On August 28, 1943, my father and the crew of his B-17, left the US and flew their bomber to Ridgewell Airbase in Essex England where they joined the 533rd Squadron of the US 8th Air Force’s 381st Heavy Bomb Group stationed there.
RAF Ridgewell Airbase was originally a Royal Air Force (RAF) base located 60 miles northeast of London. In June of 1943 the US 8th Air Force chose Ridgewell for the site of its 381st Heavy bomb group. Three runaways were added to support the massive Flying Fortress B-17 Bombers, two hangars were added and accommodations built for 3000 men.
My father (kneeling far right) and crew: 533rd Squadron, 381st Heavy Bomb Group, Ridgewell Airbase
The Ridgewell Airbase was built quickly, its buildings were steel Nissan huts where crews were housed together. The base had a hospital, mess halls, Officers Clubs, recreation fields including tennis courts, a movie theatre, and a chapel. Most of airmen bought bicycles to get around the massive base and to surrounding villages. My father wrote my mother that he got a bicycle but added it was harrowing to ride a bicycle back from the nearby pub at night as the blackout made the road pitch black and it was easy to get lost.

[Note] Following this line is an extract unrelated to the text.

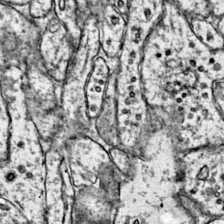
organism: Mouse
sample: Primary visual cortex

Bicycles outside a Nissan arracks at Ridgewell
Relaxing in the Officers Club.
Today parts of the runways remain and you can stand on them and see the surrounding fields just as they looked when my father climbed into his plane and took off east to the English channel.
Life on the airbase followed a pattern. On mission days crews would be awakened in the early morning hours for debriefing, fed a hearty breakfast and then ferried to their planes. The roar of the planes as the squadrons ascended, then grouped together in tight formations for safety and headed east over the English countryside to join other heavy bomb groups from surrounding bases created a massive formation. George wrote to my mother that “When all the squadrons take off, we join up together in the sky into these huge formations and there are bombers above us and below us for as far as you can see. It is impressive.”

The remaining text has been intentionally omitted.